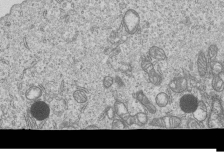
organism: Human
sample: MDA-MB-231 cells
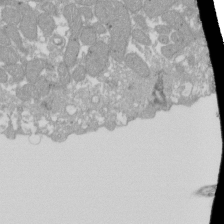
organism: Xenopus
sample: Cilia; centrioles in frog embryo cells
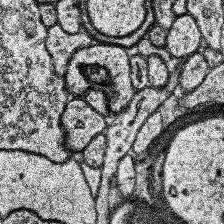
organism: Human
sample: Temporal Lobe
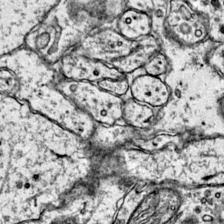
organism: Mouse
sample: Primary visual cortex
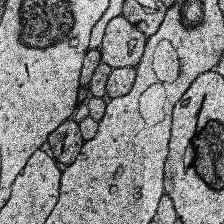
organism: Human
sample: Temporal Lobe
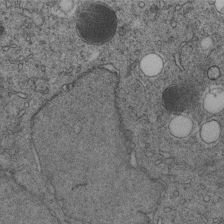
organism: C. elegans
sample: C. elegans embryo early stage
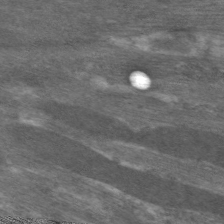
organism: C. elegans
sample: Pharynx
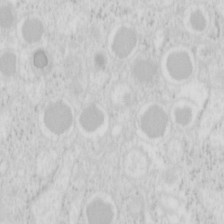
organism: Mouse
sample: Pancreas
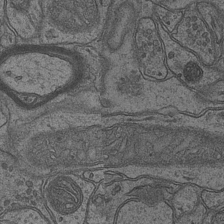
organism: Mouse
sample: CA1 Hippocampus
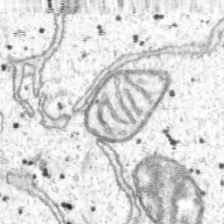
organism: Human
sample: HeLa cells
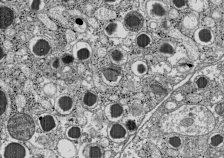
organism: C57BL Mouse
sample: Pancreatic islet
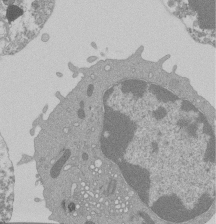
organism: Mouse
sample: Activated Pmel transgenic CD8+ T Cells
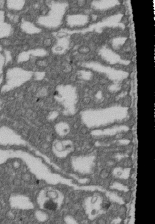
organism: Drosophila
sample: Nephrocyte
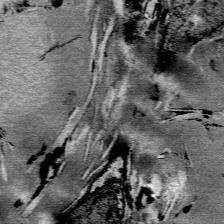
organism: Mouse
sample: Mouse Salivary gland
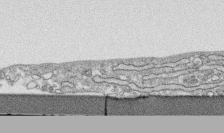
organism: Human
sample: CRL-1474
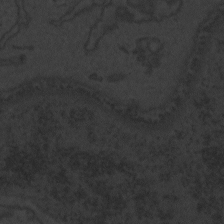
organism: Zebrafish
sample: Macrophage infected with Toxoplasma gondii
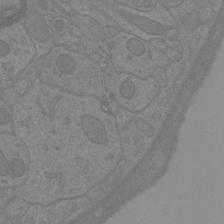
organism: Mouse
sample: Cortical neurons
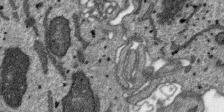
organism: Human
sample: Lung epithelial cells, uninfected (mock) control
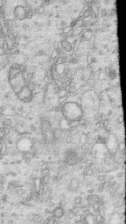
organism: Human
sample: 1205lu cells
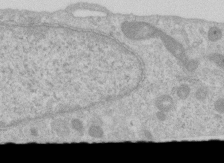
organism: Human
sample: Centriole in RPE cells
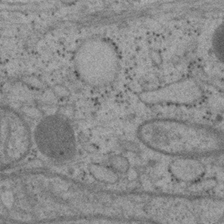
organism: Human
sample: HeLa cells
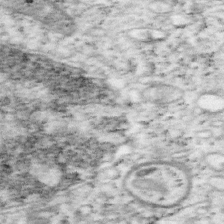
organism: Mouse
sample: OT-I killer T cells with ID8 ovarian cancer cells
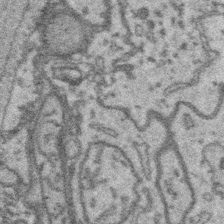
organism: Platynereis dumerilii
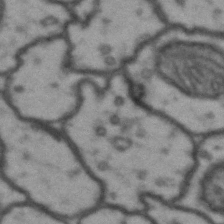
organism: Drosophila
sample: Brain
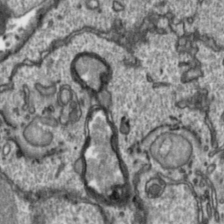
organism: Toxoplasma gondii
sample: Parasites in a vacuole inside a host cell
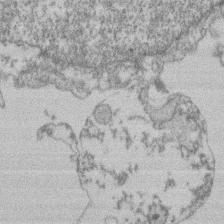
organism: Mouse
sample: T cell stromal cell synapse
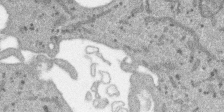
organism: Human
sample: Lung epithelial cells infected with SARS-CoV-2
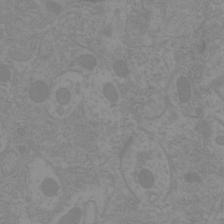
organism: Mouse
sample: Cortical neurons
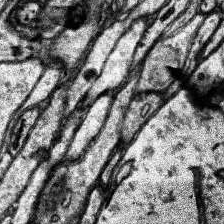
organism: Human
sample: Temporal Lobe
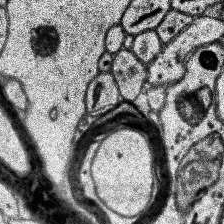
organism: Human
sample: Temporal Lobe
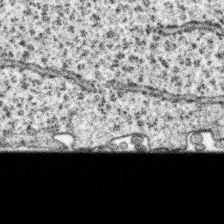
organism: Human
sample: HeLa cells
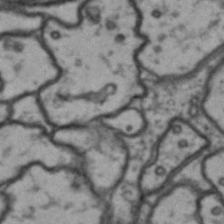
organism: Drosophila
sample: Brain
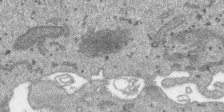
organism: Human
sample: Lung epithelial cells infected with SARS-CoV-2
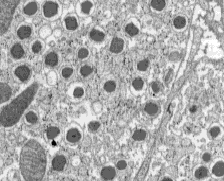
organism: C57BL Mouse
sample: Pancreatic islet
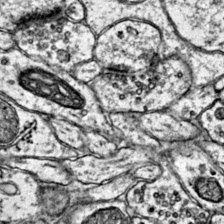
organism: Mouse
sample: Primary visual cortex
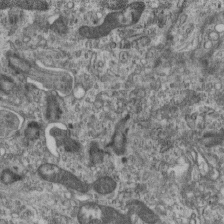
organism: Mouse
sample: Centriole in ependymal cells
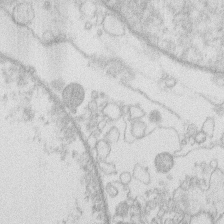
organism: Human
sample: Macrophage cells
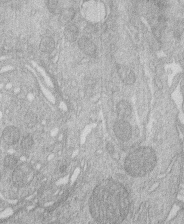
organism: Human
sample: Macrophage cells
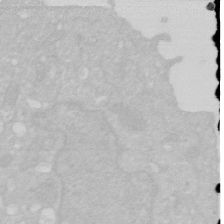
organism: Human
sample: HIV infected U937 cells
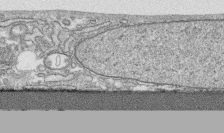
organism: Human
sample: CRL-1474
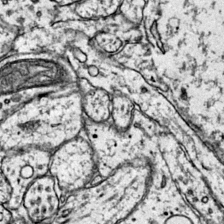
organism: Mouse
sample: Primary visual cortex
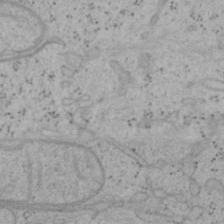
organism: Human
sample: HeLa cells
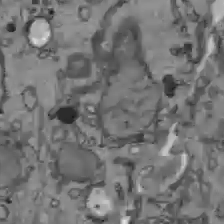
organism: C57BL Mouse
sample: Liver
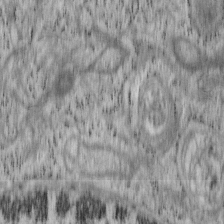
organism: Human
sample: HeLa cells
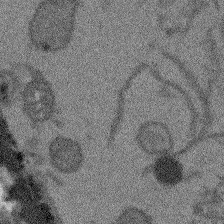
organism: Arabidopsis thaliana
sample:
-----
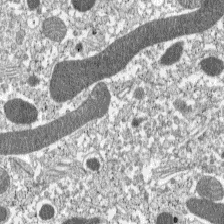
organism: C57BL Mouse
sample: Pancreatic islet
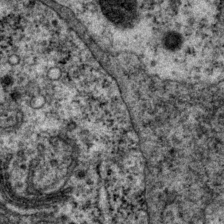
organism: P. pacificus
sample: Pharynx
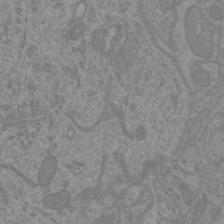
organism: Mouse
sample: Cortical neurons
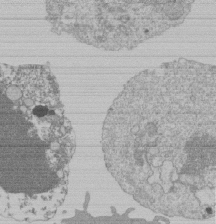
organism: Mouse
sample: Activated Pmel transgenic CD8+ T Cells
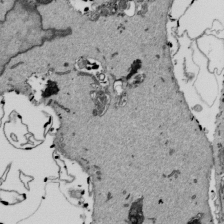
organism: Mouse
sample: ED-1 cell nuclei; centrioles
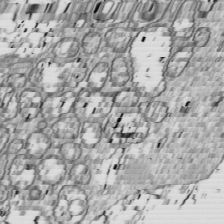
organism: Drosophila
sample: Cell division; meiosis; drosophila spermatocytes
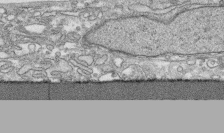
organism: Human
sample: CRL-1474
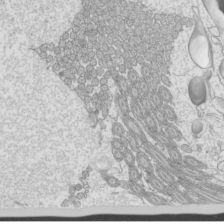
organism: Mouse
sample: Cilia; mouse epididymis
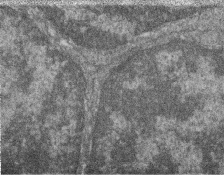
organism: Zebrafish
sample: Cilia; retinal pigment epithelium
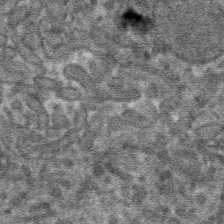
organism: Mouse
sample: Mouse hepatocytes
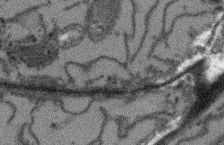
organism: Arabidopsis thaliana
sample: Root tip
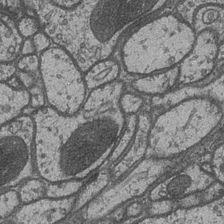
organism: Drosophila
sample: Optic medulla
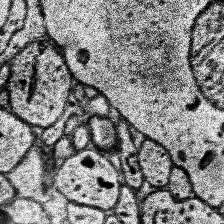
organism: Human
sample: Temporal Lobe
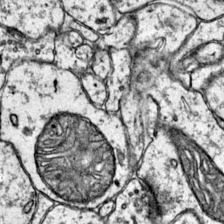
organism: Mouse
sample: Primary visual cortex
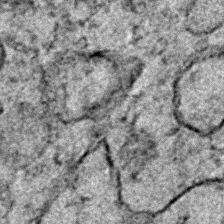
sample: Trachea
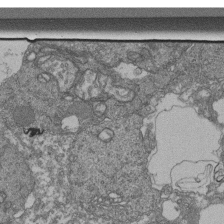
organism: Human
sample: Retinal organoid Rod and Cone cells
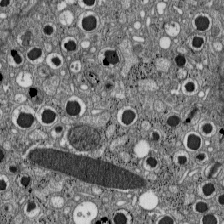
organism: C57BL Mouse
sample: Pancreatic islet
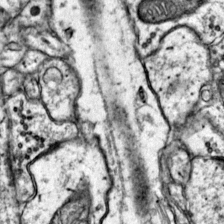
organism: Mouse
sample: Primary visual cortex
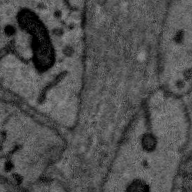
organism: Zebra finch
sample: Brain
-----
Aim of the exercise:
Take the entries above and copy exactly the lines starting at the one with "sample: Mouse hepatocytes" and ending at the one with "sample: Retinal organoid Rod and Cone cells"; nothing outside that span, and no pictures.

Answer below:
sample: Mouse hepatocytes
organism: Arabidopsis thaliana
sample: Root tip
organism: Drosophila
sample: Optic medulla
organism: Human
sample: Temporal Lobe
organism: Mouse
sample: Primary visual cortex
sample: Trachea
organism: Human
sample: Retinal organoid Rod and Cone cells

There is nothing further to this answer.